我已经从该网站https://www.gmcameetings.co.uk上获取了我想要的pdf链接列表。 这是地方委员会会议的所有会议记录。 现在,我需要将所有结果保存到文件中,以便随后可以下载和阅读所有pdf。 我该如何保存它们?

这是我的代码:

import requests
import urllib.request
import time 
from bs4 import BeautifulSoup as bs

url = "https://www.gmcameetings.co.uk/"

r = requests.get(url)
page = r.text
soup = bs(page,'lxml')

folder_location = r'E:\Internship\WORK'

meeting_links = soup.find_all('a', href=True)

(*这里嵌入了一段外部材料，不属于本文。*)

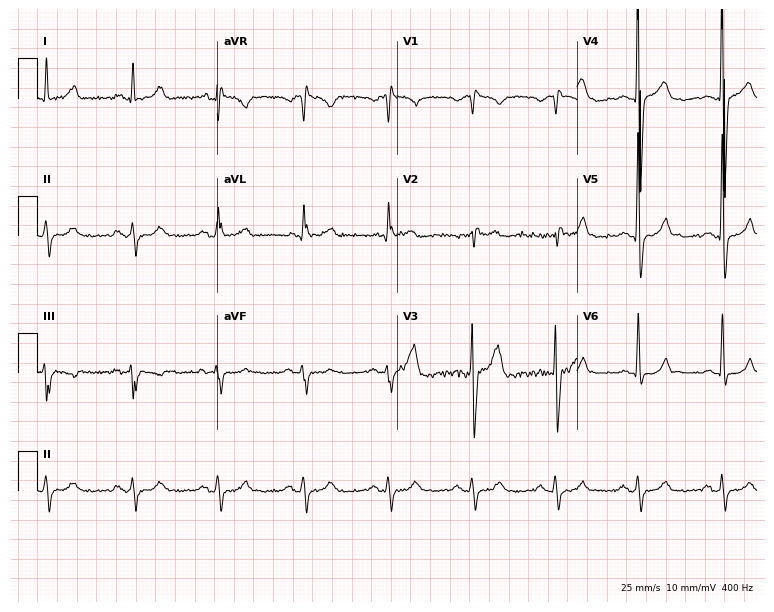
Standard 12-lead ECG recorded from a 52-year-old male patient (7.3-second recording at 400 Hz). None of these six findings is recorded: first-degree AV block, right bundle branch block, left bundle branch block, sinus bradycardia, atrial fibrillation, sinus tachycardia. Other findings, if any, are not listed.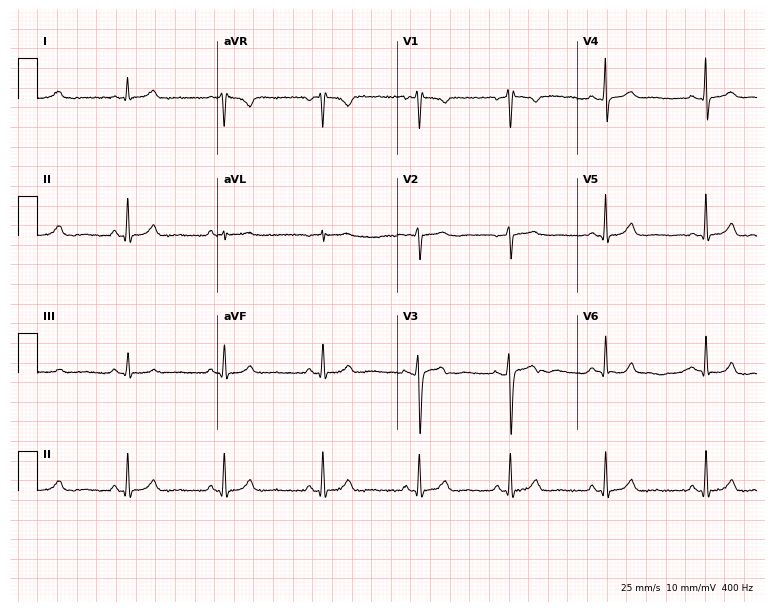
Electrocardiogram, a 32-year-old woman. Of the six screened findings (first-degree AV block, right bundle branch block, left bundle branch block, sinus bradycardia, atrial fibrillation, sinus tachycardia), none is recorded. Only these six findings were labelled.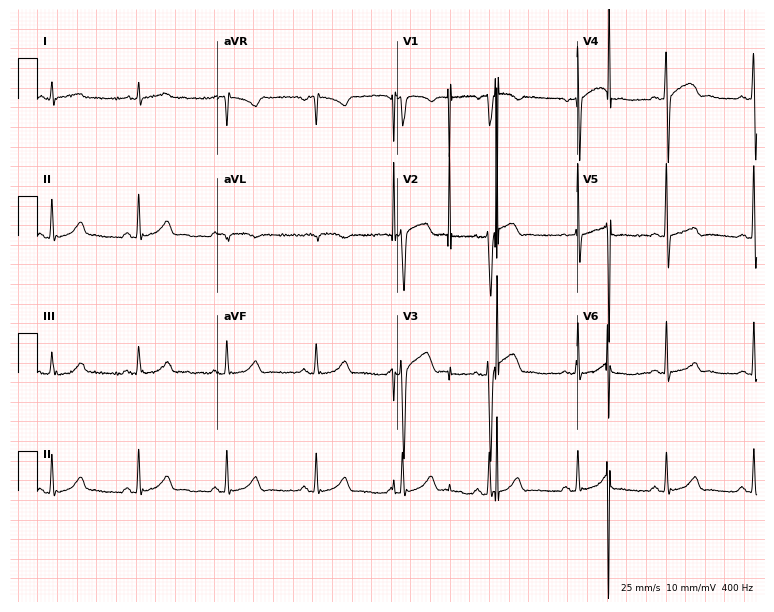
12-lead ECG from a 58-year-old male. Labelled as a normal ECG.

for link in meeting_links:
    if link['href'].find('/meetings/')>1:
        r2 = requests.get(link['href'])
        print(link['href'])
        page2 = r2.text
        soup2 = bs(page2, 'lxml')
        date_links = soup2.find_all('a', href=True)
        for dlink in date_links:
            if dlink['href'].find('/meetings/')>1:
                r3 = requests.get(dlink['href'])
                print(dlink['href'])
                page3 = r3.text
                soup3 = bs(page3, 'lxml')
                pdf_links = soup3.find_all('a', href=True)
                for plink in pdf_links:
                    if plink['href'].find('minutes')>1:
                        print("Minutes!")

我需要一个包含所有链接的文件,然后可以从其中读取pdf。抱歉,我是完全不熟悉编码的新手,所以有点迷茫。

5 个答案:

答案 0 :(得分:2)

import requests
from bs4 import BeautifulSoup as bs

url = "https://www.gmcameetings.co.uk/"

r = requests.get(url)
page = r.text
soup = bs(page,'lxml')

f= open(r"E:\Internship\WORK\links.txt","w+")
n = 0

meeting_links = soup.find_all('a', href=True)

for link in meeting_links:
    if link['href'].find('/meetings/')>1:
        r2 = requests.get(link['href'])
        print(link['href'])
        page2 = r2.text
        soup2 = bs(page2, 'lxml')
        date_links = soup2.find_all('a', href=True)
        for dlink in date_links:
            if dlink['href'].find('/meetings/')>1:
                r3 = requests.get(dlink['href'])
                print(dlink['href'])
                page3 = r3.text
                soup3 = bs(page3, 'lxml')
                pdf_links = soup3.find_all('a', href=True)
                for plink in pdf_links:
                    if plink['href'].find('minutes')>1:
                        n += 1
                        print("Minutes!")
                        f.write("Link " + str(n) + ": " + str(plink['href']) +"\n")
f.close()

答案 1 :(得分:1)

只需使用一个普通的文本文件,像这样,然后在其中找到您需要的任何输出: with open('Test.txt', 'w') as file: file.write('Testing output')

答案 2 :(得分:1)

在写模式下的for循环之前声明文件,并在每次迭代中写入链接,并在每次添加时添加下一行。

with open('Linkfile.txt', 'w') as f:
 for link in meeting_links:
    if link['href'].find('/meetings/')>1:
        r2 = requests.get(link['href'])
        print("link1")
        page2 = r2.text
        soup2 = bs(page2, 'lxml')
        date_links = soup2.find_all('a', href=True)
        for dlink in date_links:
            if dlink['href'].find('/meetings/')>1:
                r3 = requests.get(dlink['href'])
                print("link2")
                page3 = r3.text
                soup3 = bs(page3, 'lxml')
                pdf_links = soup3.find_all('a', href=True)
                for plink in pdf_links:
                    if plink['href'].find('minutes')>1:
                        print(plink['href'])
                        f.write(plink['href'])
                        f.write('\n')

答案 3 :(得分:1)

for link in meeting_links:
    with open('filename.txt', 'a') as fp:
        fp.write(link)

答案 4 :(得分:1)

我们可以使用Python的上下文管理器来打开文件(分配资源),并且一旦执行该操作,它也会关闭文件(释放资源)。

with open('links.txt', 'w') as file: file.write('required content')

我们还可以根据需要指定文件类型扩展名,例如links.txt,links.csv等。